Kimchi is very easy to make and full of gut-beneficial bacteria. This recipe is vegan and free of any added sugar. Homemade kimchi is much better for you as it's alive unlike most shop bought fermented veggies that have been pasteurised and lots of the goodness is killed.
RAW VEGAN KIMCHI
INGREDIENTS
KIMCHI PASTE
- 1 medium onion
- 6 large chillies, de-seed for a mild spice
- 6 cloves of garlic
- 3″ ginger, peeled and slices
VEGGIES, JUST AS EXAMPLES AS ANY WORK GREAT
- ½ a cabbage, cut into 2″ chunks
- 3 stalks of celery, 1″ chunks
- 3 carrots, 1″ chunks
- 1 sweet red pepper, 1″ chunks
- ½ a cauliflower, 1″ chunks
- 8 radishes, 1″ chunks
PICKLING BRINE
- 6 tbsp salt
- 2 litres / 3.5 pints water
INSTRUCTIONS
- Dissolve the salt in the water.
- Chop all of the vegetables that are not for the paste into 1″ pieces apart from the cabbage that should be about 2″.
- Place all the vegetables in the water and use a plate to ensure they are all submerged, use enough veggies for all the water. Leave for 8 hours or overnight.
- Place all of the kimchi paste ingredients into a food processor and blend until smooth.
- Drain the vegetables and then coat with the paste.
- Pack tightly into jars and leave somewhere room temperature to ferment for 4-8 days.
- Open the kimchi lids daily to ‘burp’ the jars and let gases escape.
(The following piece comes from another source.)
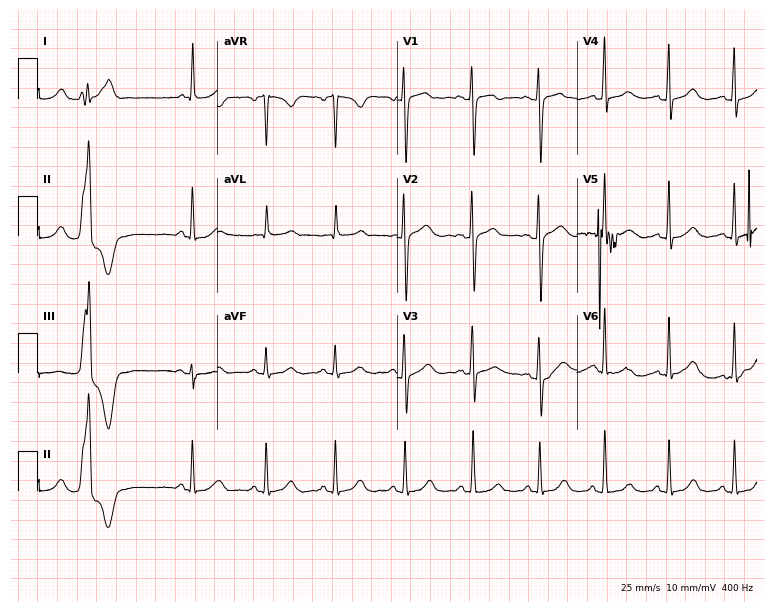
ECG (7.3-second recording at 400 Hz) — a 54-year-old woman. Labelled as a normal ECG.
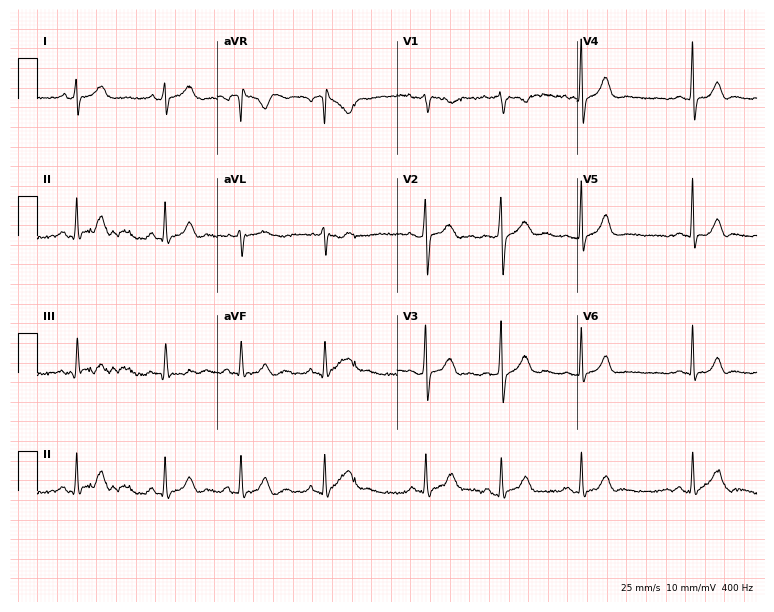
ECG (7.3-second recording at 400 Hz) — a female, 23 years old. Labelled as a normal ECG.

Taste after 4 days and once the required taste is achieved then move to the fridge.
- The longer the kimchi ferments the more beneficial gut bacteria they will contain.
NOTES
With fermented recipes you can tell when it's gone wrong as it will smell unpleasant.
If it smells off don't eat it, kimchi after fermenting should still have an appealing smell (unless you don't like onion, garlic and chilli).
Fermented veggies like kimchi are supposed to be stored in a cool larder, but usually I store mine in the fridge where I know it will last many months, in theory, if it isn't eaten before then!